在某种意义上,西方人对"原始"的发现是近代以来"全球"观念形成的基础要素之一。从今天的知识全球化的宏观背景上看,文化人类学发展出的"反思人类学"一派,要求打破西方传统的欧洲中心主义价值观,摆脱社会达尔文主义的单一进化模式,提出重新认识所谓"原始人"和"原始文化"的时代课题,希望从中发现足以纠正西方文化偏向和克服现代性危机的精神取向和文化价值,在资本主义生产生活方式之外寻找更加符合人的自然天性的生活理想。该派研究对整个西方思想和社会科学各个学科产生了巨大震动和深远影响。本文选取其中最有代表性的3种著作加以讨论,希望能够集中反映20世纪后期反思人类学的思考方向和学术冲击力。
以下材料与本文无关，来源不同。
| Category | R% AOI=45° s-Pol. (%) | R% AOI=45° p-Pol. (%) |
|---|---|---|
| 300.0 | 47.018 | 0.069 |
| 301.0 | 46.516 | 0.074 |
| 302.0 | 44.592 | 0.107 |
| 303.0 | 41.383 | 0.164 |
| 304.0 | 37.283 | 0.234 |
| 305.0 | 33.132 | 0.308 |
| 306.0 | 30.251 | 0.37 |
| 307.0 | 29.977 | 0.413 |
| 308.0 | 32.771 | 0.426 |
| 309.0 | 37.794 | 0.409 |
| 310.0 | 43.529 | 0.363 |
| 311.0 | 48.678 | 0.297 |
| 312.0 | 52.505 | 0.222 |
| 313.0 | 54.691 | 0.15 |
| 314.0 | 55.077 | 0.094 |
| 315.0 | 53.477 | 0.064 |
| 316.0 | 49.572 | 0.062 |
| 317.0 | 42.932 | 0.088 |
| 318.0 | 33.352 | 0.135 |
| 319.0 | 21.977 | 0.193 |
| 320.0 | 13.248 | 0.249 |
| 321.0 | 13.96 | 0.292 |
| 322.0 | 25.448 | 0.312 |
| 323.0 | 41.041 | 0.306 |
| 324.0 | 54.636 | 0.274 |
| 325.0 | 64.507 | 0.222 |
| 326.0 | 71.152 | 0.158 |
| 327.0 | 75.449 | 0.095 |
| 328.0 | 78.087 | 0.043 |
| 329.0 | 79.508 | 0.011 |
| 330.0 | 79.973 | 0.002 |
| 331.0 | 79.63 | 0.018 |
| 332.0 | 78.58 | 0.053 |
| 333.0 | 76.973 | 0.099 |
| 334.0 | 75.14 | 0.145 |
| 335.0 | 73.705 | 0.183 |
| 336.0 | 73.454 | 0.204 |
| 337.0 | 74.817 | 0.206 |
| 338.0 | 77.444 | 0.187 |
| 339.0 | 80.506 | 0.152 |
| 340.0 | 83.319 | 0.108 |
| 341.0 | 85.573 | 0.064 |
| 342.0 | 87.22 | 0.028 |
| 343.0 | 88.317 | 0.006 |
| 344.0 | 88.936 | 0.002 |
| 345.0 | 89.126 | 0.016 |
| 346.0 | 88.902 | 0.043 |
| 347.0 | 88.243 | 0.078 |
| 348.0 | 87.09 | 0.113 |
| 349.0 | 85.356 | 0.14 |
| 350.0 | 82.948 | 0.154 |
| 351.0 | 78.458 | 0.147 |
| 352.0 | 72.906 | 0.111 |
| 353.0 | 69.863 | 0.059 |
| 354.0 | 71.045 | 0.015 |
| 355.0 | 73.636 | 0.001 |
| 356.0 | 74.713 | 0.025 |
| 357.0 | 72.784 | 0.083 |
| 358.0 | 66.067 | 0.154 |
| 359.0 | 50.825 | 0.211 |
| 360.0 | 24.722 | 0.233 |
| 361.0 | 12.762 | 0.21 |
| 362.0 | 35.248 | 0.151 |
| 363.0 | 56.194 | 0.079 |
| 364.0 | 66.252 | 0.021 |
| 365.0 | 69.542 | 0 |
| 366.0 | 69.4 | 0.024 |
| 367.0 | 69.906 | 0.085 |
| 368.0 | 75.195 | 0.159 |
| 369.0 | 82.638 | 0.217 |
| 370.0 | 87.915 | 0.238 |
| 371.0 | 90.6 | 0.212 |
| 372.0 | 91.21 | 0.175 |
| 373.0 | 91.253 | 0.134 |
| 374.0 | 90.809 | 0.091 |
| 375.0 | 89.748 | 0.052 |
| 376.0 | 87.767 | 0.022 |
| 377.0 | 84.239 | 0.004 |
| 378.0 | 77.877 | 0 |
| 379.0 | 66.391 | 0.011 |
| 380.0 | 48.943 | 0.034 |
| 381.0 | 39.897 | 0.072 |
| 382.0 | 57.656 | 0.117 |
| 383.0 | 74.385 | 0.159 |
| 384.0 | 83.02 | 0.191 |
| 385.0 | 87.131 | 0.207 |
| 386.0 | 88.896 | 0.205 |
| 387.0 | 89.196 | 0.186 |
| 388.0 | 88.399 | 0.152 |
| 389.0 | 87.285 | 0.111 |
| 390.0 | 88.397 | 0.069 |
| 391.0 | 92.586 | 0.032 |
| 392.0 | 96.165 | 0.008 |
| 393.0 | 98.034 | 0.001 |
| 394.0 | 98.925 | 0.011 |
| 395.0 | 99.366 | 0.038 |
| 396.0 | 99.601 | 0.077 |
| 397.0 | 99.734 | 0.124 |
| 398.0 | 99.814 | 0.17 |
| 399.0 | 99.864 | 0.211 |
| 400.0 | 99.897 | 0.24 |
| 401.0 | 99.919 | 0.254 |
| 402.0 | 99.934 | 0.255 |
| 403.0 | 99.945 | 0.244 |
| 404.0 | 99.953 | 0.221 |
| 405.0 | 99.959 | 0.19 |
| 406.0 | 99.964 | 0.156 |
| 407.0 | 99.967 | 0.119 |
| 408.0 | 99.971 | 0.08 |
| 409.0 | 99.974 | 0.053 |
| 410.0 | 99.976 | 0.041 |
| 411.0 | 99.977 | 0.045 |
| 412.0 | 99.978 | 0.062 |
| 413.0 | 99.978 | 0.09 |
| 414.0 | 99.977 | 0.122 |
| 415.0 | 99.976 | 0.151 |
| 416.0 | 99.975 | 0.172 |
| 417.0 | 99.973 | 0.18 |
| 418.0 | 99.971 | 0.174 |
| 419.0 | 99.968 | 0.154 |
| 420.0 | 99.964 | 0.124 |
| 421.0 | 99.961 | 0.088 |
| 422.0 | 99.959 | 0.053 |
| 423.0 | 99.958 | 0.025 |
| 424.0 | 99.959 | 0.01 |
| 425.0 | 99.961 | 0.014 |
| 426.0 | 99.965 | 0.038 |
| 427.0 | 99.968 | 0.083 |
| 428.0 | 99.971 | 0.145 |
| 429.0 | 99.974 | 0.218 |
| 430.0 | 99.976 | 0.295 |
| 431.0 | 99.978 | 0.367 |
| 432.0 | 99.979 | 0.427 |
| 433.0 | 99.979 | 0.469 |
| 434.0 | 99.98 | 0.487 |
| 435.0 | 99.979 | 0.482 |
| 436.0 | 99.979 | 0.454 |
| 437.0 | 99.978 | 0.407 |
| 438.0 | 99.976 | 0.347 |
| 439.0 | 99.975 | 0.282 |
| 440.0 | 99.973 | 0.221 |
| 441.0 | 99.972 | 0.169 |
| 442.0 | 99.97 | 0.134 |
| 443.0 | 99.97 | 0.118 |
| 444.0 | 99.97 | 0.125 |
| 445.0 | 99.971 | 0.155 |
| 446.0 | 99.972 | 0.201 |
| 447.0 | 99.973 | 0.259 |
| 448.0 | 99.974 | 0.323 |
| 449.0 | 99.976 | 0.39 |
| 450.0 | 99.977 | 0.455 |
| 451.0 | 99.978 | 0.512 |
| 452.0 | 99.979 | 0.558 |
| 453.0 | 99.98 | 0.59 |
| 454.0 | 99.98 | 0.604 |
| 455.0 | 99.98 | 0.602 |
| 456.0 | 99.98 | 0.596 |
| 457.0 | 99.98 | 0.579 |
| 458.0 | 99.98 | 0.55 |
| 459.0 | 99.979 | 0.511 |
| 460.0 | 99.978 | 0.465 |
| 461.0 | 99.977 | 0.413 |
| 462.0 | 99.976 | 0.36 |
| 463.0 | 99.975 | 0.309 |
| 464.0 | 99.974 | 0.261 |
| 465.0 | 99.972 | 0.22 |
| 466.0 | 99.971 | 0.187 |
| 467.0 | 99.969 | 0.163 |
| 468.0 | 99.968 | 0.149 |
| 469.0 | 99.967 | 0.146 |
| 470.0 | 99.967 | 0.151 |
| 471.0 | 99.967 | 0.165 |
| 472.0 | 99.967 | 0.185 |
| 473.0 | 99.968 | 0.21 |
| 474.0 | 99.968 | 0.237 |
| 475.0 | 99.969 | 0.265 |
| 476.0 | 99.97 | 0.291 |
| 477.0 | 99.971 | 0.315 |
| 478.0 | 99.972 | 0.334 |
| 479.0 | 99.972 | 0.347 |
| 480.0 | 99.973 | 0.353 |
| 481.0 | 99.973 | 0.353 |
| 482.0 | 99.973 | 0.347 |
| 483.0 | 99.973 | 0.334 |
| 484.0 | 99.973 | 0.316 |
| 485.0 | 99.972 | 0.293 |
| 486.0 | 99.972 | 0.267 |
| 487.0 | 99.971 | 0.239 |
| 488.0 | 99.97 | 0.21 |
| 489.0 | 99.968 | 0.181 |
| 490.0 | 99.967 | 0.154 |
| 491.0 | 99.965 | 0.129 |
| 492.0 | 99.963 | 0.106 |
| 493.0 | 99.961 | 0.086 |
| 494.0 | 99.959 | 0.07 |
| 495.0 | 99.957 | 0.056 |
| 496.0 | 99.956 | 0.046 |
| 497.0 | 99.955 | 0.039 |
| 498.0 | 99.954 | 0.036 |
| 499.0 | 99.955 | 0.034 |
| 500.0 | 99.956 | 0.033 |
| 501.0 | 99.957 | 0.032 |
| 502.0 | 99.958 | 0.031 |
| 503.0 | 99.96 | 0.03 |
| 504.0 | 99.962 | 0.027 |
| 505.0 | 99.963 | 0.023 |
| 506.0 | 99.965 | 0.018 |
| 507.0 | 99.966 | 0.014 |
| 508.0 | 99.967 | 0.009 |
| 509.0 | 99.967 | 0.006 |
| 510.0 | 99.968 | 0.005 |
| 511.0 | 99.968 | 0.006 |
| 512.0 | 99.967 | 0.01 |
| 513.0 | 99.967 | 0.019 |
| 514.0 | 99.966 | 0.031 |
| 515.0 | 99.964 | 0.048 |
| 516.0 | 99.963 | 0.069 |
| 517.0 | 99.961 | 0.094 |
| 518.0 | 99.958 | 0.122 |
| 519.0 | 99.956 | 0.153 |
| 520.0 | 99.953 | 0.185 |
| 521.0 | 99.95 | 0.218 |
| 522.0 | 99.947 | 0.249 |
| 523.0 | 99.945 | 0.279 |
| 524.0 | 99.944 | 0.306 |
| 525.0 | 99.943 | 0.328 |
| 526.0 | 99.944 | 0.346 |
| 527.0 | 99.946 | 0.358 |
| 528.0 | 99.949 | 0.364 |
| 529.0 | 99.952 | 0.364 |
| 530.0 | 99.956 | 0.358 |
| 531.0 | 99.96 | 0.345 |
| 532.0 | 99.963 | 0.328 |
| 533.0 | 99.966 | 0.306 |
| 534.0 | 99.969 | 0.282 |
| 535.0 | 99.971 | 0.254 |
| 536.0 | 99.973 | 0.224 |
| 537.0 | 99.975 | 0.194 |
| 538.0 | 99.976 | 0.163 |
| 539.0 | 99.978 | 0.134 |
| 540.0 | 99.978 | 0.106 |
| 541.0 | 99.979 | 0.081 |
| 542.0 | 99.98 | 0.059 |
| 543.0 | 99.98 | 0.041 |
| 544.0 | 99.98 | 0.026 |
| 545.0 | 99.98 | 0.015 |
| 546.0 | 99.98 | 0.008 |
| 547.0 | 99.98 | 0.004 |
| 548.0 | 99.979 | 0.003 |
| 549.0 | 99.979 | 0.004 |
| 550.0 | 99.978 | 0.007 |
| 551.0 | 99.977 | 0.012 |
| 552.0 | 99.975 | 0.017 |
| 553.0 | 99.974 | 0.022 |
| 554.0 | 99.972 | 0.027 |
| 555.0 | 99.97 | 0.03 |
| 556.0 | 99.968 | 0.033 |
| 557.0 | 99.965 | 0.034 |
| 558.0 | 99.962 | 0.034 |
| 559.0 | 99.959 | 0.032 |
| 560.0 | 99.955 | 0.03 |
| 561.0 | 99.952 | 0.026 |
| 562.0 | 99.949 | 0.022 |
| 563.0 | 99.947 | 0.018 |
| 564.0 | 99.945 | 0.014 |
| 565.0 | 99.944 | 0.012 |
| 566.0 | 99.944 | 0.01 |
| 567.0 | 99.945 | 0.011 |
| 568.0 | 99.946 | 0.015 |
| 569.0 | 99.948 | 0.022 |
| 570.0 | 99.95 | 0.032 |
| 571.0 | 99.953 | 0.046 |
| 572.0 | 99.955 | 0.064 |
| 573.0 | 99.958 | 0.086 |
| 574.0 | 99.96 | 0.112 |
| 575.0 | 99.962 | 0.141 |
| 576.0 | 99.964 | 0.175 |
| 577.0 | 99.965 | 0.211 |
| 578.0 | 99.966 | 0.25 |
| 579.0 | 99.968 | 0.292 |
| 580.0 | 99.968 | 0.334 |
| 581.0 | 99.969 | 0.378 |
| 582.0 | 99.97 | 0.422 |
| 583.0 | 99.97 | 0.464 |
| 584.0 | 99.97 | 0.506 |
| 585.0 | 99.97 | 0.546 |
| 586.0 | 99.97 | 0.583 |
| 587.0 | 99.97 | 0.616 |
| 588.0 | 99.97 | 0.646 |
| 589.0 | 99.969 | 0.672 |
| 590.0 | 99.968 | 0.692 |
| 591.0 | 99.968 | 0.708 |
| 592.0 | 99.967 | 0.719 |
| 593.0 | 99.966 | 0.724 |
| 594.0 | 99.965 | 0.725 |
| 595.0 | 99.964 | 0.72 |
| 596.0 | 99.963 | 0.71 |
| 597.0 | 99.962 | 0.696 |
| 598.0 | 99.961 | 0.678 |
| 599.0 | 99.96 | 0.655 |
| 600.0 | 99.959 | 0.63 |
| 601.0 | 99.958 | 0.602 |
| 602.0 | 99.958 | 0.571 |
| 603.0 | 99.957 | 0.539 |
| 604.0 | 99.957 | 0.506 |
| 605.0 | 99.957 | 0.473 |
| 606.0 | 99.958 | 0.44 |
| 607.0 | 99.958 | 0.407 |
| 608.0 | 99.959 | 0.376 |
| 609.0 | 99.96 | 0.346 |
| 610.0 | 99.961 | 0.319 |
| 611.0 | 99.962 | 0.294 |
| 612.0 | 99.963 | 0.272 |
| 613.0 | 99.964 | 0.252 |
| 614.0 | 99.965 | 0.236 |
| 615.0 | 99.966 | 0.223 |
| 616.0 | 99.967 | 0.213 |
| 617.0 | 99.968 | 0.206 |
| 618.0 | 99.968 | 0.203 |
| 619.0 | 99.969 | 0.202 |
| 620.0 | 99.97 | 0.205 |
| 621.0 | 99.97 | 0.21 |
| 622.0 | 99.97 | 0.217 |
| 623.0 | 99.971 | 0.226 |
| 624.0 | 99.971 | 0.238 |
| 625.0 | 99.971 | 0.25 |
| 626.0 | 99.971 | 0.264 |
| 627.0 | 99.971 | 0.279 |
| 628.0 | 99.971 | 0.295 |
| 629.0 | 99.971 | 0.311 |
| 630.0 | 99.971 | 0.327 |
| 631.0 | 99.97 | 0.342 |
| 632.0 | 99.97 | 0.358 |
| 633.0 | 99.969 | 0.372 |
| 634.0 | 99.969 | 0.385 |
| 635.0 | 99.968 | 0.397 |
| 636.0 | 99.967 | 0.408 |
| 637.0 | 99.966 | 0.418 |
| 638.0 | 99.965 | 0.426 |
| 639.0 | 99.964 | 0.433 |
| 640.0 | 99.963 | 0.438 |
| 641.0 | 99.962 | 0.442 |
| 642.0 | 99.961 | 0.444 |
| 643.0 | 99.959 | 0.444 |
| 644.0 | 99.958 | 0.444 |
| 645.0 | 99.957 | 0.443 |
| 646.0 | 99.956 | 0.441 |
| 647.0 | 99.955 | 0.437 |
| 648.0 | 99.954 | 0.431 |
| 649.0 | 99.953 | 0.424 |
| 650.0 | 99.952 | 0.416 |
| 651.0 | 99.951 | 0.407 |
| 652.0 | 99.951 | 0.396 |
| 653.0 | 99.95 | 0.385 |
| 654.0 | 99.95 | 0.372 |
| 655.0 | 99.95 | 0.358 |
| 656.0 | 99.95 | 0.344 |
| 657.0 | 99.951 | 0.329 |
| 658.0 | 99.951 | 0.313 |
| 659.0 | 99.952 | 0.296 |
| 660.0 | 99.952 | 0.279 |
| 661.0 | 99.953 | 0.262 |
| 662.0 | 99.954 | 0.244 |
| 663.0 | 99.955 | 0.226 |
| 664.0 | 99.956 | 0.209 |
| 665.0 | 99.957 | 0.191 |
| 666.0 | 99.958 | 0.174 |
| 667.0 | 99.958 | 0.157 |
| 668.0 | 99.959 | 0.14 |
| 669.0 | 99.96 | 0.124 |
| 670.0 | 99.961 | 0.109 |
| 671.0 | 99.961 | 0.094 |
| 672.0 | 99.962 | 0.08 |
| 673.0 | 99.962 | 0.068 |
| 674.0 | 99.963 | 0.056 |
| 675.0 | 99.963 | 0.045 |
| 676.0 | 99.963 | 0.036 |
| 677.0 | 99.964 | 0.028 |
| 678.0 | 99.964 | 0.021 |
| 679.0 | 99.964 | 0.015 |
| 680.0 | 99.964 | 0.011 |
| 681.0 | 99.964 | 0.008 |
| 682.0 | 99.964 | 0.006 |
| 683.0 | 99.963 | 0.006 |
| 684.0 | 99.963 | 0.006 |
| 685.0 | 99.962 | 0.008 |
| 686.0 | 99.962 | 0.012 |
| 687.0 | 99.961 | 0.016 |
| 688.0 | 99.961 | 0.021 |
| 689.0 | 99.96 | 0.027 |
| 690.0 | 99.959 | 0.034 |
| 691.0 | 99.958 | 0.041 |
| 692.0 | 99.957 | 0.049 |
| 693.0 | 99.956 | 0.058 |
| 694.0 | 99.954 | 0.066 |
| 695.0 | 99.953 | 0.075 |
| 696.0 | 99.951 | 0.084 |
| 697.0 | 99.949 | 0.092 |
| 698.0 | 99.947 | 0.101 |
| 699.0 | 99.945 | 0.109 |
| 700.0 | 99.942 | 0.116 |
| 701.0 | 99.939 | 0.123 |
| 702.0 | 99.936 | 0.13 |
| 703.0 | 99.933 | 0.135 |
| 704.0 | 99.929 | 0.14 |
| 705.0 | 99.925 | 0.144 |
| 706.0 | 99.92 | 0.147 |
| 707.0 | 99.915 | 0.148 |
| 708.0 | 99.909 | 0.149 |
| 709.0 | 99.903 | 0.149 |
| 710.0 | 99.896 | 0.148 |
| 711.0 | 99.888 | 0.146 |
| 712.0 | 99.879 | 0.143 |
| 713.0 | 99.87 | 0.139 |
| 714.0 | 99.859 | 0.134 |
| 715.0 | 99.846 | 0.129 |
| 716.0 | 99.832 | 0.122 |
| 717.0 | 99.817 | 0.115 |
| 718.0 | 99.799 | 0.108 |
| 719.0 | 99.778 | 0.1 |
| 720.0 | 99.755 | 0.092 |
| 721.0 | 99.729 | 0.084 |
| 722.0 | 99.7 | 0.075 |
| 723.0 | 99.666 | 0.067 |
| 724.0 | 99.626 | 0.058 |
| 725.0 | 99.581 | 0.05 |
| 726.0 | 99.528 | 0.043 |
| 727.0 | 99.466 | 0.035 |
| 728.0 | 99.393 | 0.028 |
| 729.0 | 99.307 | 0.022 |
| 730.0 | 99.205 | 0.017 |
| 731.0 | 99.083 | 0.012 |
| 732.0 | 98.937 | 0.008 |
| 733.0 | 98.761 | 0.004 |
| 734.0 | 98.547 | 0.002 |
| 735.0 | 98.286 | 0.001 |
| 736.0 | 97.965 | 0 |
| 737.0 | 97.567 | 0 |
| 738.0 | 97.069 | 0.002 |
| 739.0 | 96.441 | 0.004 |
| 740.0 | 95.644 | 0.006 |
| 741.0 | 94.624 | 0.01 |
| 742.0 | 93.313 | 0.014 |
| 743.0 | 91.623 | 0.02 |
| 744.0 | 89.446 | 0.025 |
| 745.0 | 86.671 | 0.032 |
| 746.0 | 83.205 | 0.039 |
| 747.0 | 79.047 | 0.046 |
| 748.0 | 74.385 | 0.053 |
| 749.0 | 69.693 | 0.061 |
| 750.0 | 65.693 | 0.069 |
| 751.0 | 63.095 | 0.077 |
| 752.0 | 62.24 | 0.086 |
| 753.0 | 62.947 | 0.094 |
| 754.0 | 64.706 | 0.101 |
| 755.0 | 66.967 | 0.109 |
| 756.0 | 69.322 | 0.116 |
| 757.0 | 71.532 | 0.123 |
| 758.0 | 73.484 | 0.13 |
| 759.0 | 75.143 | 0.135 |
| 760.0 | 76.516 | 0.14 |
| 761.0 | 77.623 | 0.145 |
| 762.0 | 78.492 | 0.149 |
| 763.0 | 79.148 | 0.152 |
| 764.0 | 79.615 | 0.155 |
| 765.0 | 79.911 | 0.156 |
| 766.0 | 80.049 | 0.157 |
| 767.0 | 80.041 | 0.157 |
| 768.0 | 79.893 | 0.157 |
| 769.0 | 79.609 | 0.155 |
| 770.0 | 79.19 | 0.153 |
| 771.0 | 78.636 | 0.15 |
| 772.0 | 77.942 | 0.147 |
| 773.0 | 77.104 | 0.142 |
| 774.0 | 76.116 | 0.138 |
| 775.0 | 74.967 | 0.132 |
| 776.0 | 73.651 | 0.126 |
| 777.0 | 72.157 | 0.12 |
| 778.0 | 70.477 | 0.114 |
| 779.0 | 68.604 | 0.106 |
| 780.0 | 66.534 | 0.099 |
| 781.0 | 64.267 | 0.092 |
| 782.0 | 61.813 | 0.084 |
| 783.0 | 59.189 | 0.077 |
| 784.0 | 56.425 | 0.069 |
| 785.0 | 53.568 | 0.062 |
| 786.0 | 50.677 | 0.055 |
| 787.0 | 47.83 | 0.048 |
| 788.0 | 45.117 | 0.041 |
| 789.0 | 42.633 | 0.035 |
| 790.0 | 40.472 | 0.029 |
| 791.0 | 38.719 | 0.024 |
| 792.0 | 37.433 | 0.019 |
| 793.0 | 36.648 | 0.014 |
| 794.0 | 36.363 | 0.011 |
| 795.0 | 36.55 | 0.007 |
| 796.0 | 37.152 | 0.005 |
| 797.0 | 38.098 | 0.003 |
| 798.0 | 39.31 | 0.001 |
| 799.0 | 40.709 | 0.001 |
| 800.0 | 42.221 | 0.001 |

相信对于乐观拥抱"全球化"、盲从西方现代性之路的中国知识界具有充分的警示效应,有助于启发我们冷静地看待全球化趋势,分辨其中的利害纠葛,重新树立多元文化信念,批判地思考人类发展道路的多样可能。

从拉定到戴蒙德,再到罗宾.克拉克和杰弗里.欣德利,我们清晰地看到西方知识界进行文化寻根的重要思想成果。也许现代人的思维只有超越了这种文明与原始的二元对立模式,对于人类文化现象的再认识才能够拓展开崭新的局面。真正超越进化模式的古今对立和文野对立的文化身份才有可能重新建立,解决现代性两难困境的思考也将打开新的空间。